Mr Pritchard, MP for The Wrekin, said it was important to ensure a satisfactory exit strategy was in place.

"Lives need to be protected, but so do livelihood," he said. "The balance has to be right."

Rebellion

A Government spokesman welcomed the backing from the Commons to “help to safeguard the gains made during the past month and keep the virus under control”.

But he said that ministers will “continue to work with MPs who have expressed concerns in recent days”.

The Prime Minister announced a one-off payment of £1,000 for pubs forced to remain closed under the restrictions in an attempt to reduce the scale of the revolt, though the move was branded “derisory” by the trade.

Mr Johnson acknowledged concerns of a perceived “injustice” in the allocation of tiers but reassured MPs that the Government would look at a more focused approach in the future.

The House of Lords was expected to approve the plans later on Tuesday.

Most pubs in the country will face hampered trade by the measures.

Those in Tier 2, which will cover 57 per cent of England’s population, will only be able to serve alcohol alongside a “substantial meal” and must obey rules restricting household mixing indoors.

In Tier 3, pubs and restaurants will only be able to offer takeaway and delivery services.

Kate Nicholls, chief executive of trade body UKHospitality, said: “A one-off payment of £1,000 for pubs forced to close does not even count as a token gesture.”

The tiers will be reviewed every fortnight and Mr Johnson promised MPs a fresh vote on whether to keep the system before February 2.

Tory backbenchers were outraged that the Government’s impact assessments on the three-tiered system did not include a detailed breakdown of the economic effects of the measures.

Their anger was further compounded by a report in the Times which revealed the existence of a Whitehall dashboard detailing Covid-19’s impact on almost 40 sectors of the economy.

A red rating, which indicates significant job cuts and revenue losses, was said to be against dozens of them, including aerospace, the automotive industry, retail, hospitality, tourism, arts and sport.

The anger on the Tory benches was set out by prominent backbenchers.

Sir Graham Brady, the influential chairman of the 1922 Committee and a Tory MP in Tier 3 Greater Manchester, said: “If Government is to take away fundamental liberties of the people whom we represent, they must demonstrate beyond question that they’re acting in a way that is both proportionate and absolutely necessary.

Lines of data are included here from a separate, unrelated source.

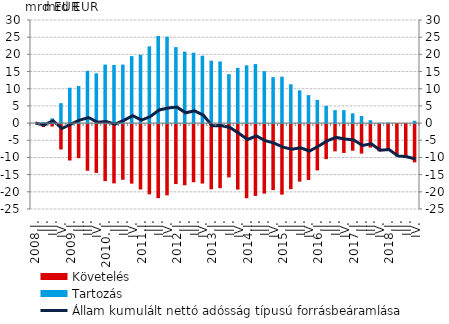
| Category | Követelés | Tartozás |
|---|---|---|
| 2008.I. | 0 | 0 |
| II. | -0.851 | 0.337 |
| III. | -0.698 | 1.39 |
| IV. | -7.383 | 5.802 |
| 2009.I. | -10.588 | 10.291 |
| II. | -9.918 | 10.776 |
| III. | -13.585 | 15.207 |
| IV. | -14.207 | 14.485 |
| 2010. I. | -16.589 | 17.029 |
| II. | -17.255 | 16.921 |
| III. | -16.201 | 17.019 |
| IV. | -17.327 | 19.493 |
| 2011.I. | -19.023 | 19.892 |
| II. | -20.434 | 22.342 |
| III. | -21.552 | 25.368 |
| IV. | -20.744 | 25.148 |
| 2012.I. | -17.452 | 22.1 |
| II. | -17.803 | 20.791 |
| III. | -16.919 | 20.478 |
| IV. | -17.305 | 19.594 |
| 2013.I. | -18.967 | 18.165 |
| II. | -18.657 | 17.945 |
| III. | -15.517 | 14.234 |
| IV. | -19.044 | 16.078 |
| 2014.I. | -21.576 | 16.806 |
| II. | -20.902 | 17.179 |
| III. | -20.231 | 15.101 |
| IV. | -19.214 | 13.372 |
| 2015.I. | -20.524 | 13.517 |
| II. | -18.928 | 11.298 |
| III. | -16.746 | 9.531 |
| IV. | -16.249 | 8.129 |
| 2016.I. | -13.479 | 6.745 |
| II. | -10.189 | 5.006 |
| III. | -7.934 | 3.767 |
| IV. | -8.398 | 3.778 |
| 2017.I. | -7.739 | 2.842 |
| II. | -8.585 | 2.058 |
| III. | -6.851 | 0.837 |
| IV. | -7.951 | 0.066 |
| 2018.I. | -7.79 | 0.126 |
| II. | -9.071 | -0.46 |
| III. | -9.343 | -0.467 |
| IV. | -11.145 | 0.681 |
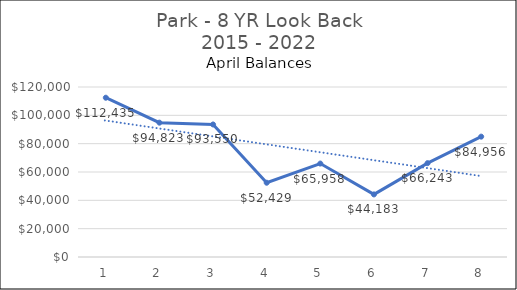
| Category | Park |
|---|---|
| 0 | 112434.71 |
| 1 | 94822.8 |
| 2 | 93549.75 |
| 3 | 52429.11 |
| 4 | 65957.57 |
| 5 | 44182.55 |
| 6 | 66243.03 |
| 7 | 84956.21 |
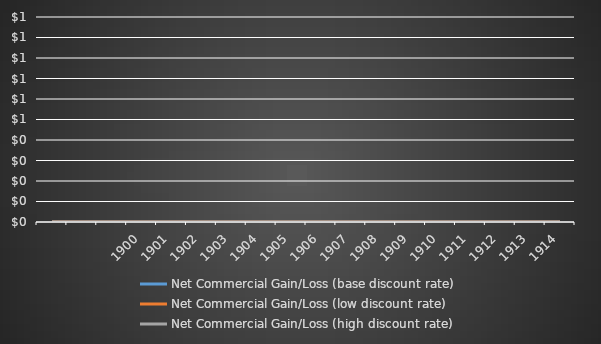
| Category | Net Commercial Gain/Loss (base discount rate) | Net Commercial Gain/Loss (low discount rate) | Net Commercial Gain/Loss (high discount rate) |
|---|---|---|---|
|  | 0 | 0 | 0 |
|  | 0 | 0 | 0 |
|  | 0 | 0 | 0 |
| 1900 | 0 | 0 | 0 |
| 1901 | 0 | 0 | 0 |
| 1902 | 0 | 0 | 0 |
| 1903 | 0 | 0 | 0 |
| 1904 | 0 | 0 | 0 |
| 1905 | 0 | 0 | 0 |
| 1906 | 0 | 0 | 0 |
| 1907 | 0 | 0 | 0 |
| 1908 | 0 | 0 | 0 |
| 1909 | 0 | 0 | 0 |
| 1910 | 0 | 0 | 0 |
| 1911 | 0 | 0 | 0 |
| 1912 | 0 | 0 | 0 |
| 1913 | 0 | 0 | 0 |
| 1914 | 0 | 0 | 0 |

“Today, I believe the Government has failed to make that compelling case.”

Former Cabinet minister Damian Green, an MP in Tier 3 Kent, said the plans lacked public support, adding: “I’ve had the most angry emails over a weekend since the Dominic Cummings’ trip to Barnard Castle.”

Labour leader Sir Keir Starmer said the Prime Minister’s strategy posed a “significant” health risk and it was “highly unlikely” to see restrictions eased in parts of the country before Christmas.

Covid-19 alert system in England
(PA Graphics)

He accused Mr Johnson of “overpromising and under-delivering” by pursuing an approach of short-term decisions that then “bump into the harsh reality of the virus”.